#### AIM OF THE TASK
Below are entries; output exactly the lines from the one with "Iris Mittenaere, Miss" to the one with "Reportage photographique réalisé", both included, and nothing else.

#### RECORDS PROVIDED
== Segment start ==
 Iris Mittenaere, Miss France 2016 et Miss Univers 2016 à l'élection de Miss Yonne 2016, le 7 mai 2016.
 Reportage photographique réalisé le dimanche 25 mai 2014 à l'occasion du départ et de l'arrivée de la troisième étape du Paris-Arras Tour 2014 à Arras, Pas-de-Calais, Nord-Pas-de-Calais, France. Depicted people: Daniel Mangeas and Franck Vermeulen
== Segment end ==
== Segment start ==
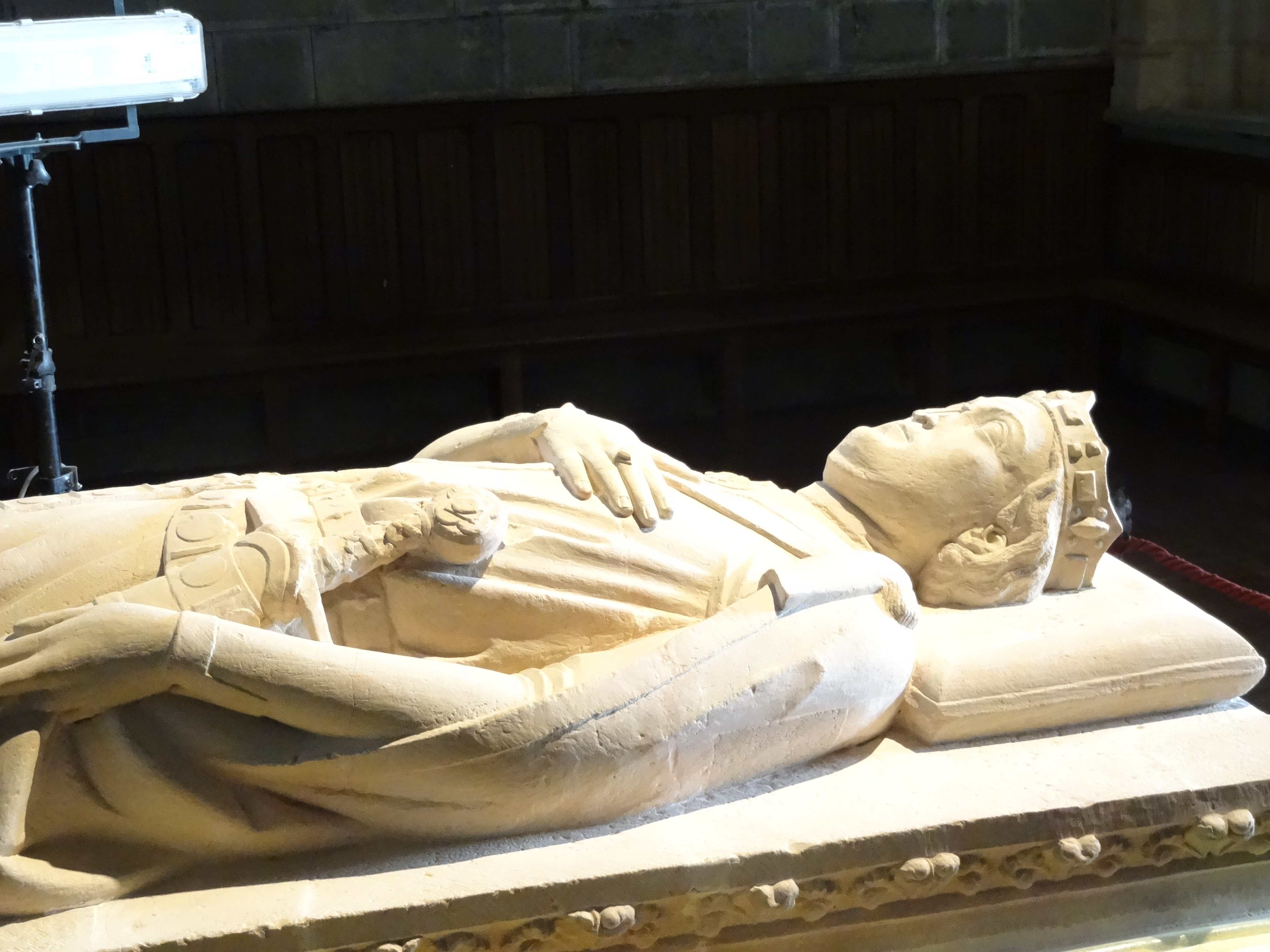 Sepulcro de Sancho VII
== Segment end ==
#### ANSWER SPACE
 Iris Mittenaere, Miss France 2016 et Miss Univers 2016 à l'élection de Miss Yonne 2016, le 7 mai 2016.
 Reportage photographique réalisé le dimanche 25 mai 2014 à l'occasion du départ et de l'arrivée de la troisième étape du Paris-Arras Tour 2014 à Arras, Pas-de-Calais, Nord-Pas-de-Calais, France. Depicted people: Daniel Mangeas and Franck Vermeulen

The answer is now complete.